Harrell has worked on similar criminal justice reform efforts in eight other states. He points out that Texas adopted similar reforms several years ago. "Texas had three new prisons on the drawing board before they enacted these reforms," Harrell says. "They were able to cancel those three projects and close two existing prisons."

Harrell notes that other Southern states that have implemented criminal justice reforms have lower crime rates than Louisiana. He says that is proof that reforms can work here.

"If having people in jail is reducing crime, Louisiana should be the safest place on the planet," Harrell says. "Clearly we're not."

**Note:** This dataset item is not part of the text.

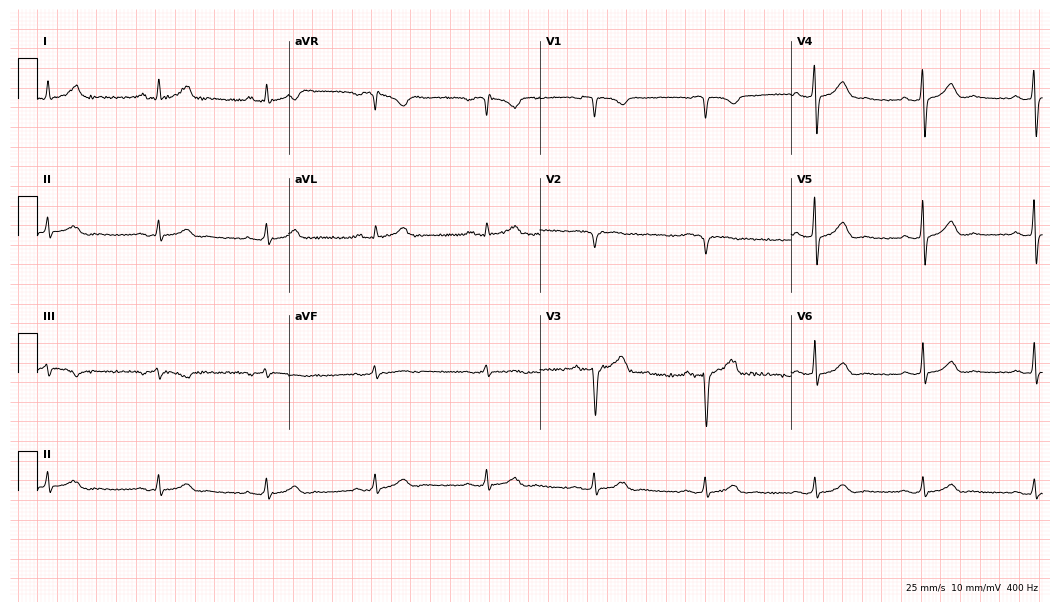
Electrocardiogram (10.2-second recording at 400 Hz), a man, 68 years old. Of the six screened findings (first-degree AV block, right bundle branch block, left bundle branch block, sinus bradycardia, atrial fibrillation, sinus tachycardia), none is recorded.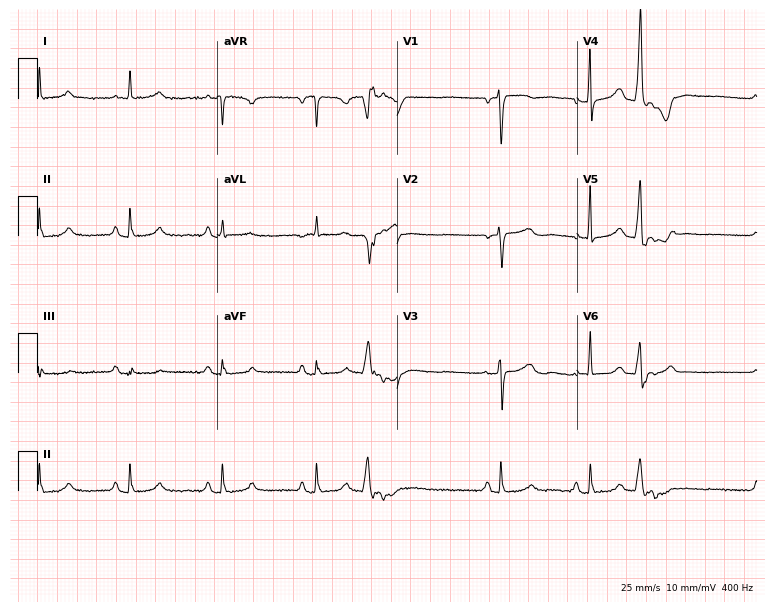
12-lead ECG from a 60-year-old female. No first-degree AV block, right bundle branch block, left bundle branch block, sinus bradycardia, atrial fibrillation or sinus tachycardia recorded for this tracing.

Ellerbe, Patel and Harrell all remain committed to advancing the reform process but note that it's important that the bills keep making their way through the process.

"It would be sad to lose all the time and resources we've put into this effort to let it be stopped," Ellerbe says.

The amended bills that emerged from Senate Judiciary C now await consideration by the full Senate. That could happened as early as Monday when the Senate reconvenes at 3 p.m.